EXERCISE DETAILS. Beginning with the line that holds "Academische Collecties: 1899-1900, Siboga-expeditie" in the data below, give again every line through the one that holds "Obélisque ornée d'un", exactly as written.

__________

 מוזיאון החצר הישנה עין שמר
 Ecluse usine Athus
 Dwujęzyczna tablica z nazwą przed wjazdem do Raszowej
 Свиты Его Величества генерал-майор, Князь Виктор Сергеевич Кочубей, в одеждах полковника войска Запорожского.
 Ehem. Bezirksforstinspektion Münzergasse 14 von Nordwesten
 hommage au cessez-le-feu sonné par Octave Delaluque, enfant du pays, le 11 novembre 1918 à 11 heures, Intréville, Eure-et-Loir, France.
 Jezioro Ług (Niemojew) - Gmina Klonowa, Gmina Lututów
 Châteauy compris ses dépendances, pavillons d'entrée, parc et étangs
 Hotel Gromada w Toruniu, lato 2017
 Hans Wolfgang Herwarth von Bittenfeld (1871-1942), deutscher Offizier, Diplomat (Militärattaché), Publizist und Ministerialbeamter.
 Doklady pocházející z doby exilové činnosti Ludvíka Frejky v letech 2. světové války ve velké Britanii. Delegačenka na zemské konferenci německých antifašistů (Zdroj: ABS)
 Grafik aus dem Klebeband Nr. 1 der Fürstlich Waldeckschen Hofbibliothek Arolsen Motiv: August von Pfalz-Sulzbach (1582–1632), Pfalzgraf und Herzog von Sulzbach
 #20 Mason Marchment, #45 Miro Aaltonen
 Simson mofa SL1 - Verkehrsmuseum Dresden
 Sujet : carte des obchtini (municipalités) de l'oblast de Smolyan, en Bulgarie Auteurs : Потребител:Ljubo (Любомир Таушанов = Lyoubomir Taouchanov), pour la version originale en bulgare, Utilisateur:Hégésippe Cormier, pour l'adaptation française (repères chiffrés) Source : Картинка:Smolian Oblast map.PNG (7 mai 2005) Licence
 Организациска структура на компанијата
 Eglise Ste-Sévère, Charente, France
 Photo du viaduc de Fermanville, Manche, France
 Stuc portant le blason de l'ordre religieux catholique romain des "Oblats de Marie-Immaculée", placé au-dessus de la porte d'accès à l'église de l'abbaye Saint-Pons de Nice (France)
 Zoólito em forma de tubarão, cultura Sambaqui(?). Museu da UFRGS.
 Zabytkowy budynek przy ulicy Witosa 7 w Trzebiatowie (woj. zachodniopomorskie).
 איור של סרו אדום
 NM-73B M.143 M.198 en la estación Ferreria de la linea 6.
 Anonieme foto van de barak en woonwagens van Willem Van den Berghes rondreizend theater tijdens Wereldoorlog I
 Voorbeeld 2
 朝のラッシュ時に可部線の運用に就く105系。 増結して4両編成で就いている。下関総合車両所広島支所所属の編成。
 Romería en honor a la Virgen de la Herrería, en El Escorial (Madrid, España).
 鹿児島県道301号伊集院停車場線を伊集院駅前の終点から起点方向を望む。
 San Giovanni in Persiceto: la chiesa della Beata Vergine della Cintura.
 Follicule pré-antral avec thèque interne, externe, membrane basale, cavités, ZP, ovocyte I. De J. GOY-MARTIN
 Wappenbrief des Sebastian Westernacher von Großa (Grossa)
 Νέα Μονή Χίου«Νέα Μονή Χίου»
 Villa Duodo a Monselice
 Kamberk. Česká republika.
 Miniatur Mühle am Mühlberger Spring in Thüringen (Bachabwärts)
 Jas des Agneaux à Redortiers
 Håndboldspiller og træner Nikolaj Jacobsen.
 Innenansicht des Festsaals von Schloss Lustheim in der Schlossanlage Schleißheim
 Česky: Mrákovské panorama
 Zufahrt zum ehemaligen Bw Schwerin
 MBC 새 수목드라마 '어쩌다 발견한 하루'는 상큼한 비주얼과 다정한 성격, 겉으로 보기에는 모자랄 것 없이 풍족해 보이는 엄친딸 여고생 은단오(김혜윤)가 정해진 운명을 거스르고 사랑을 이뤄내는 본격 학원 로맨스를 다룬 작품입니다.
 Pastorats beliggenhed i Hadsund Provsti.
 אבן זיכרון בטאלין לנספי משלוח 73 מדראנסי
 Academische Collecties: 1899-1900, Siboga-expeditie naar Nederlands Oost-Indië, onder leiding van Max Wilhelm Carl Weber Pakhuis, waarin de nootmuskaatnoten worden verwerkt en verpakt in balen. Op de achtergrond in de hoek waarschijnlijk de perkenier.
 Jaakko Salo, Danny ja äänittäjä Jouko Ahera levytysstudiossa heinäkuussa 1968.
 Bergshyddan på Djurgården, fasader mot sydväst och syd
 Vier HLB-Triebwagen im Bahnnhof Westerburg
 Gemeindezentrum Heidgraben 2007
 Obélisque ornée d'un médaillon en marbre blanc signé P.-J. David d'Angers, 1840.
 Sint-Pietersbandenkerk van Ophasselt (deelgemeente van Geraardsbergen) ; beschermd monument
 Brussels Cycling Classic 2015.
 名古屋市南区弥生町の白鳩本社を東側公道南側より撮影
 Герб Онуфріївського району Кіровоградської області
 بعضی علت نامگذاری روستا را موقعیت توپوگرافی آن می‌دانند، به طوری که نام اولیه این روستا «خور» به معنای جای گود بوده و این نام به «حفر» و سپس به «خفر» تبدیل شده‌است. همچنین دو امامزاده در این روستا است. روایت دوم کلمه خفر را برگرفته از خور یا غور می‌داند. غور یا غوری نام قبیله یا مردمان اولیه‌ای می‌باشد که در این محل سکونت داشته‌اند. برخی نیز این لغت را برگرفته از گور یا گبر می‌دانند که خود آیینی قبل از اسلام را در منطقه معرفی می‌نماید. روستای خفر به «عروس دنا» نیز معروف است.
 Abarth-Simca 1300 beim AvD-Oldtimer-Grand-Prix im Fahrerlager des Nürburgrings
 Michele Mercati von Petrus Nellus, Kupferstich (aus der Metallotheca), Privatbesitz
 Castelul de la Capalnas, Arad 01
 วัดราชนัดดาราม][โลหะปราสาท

__________

FINISHED EXERCISE.
 Academische Collecties: 1899-1900, Siboga-expeditie naar Nederlands Oost-Indië, onder leiding van Max Wilhelm Carl Weber Pakhuis, waarin de nootmuskaatnoten worden verwerkt en verpakt in balen. Op de achtergrond in de hoek waarschijnlijk de perkenier.
 Jaakko Salo, Danny ja äänittäjä Jouko Ahera levytysstudiossa heinäkuussa 1968.
 Bergshyddan på Djurgården, fasader mot sydväst och syd
 Vier HLB-Triebwagen im Bahnnhof Westerburg
 Gemeindezentrum Heidgraben 2007
 Obélisque ornée d'un médaillon en marbre blanc signé P.-J. David d'Angers, 1840.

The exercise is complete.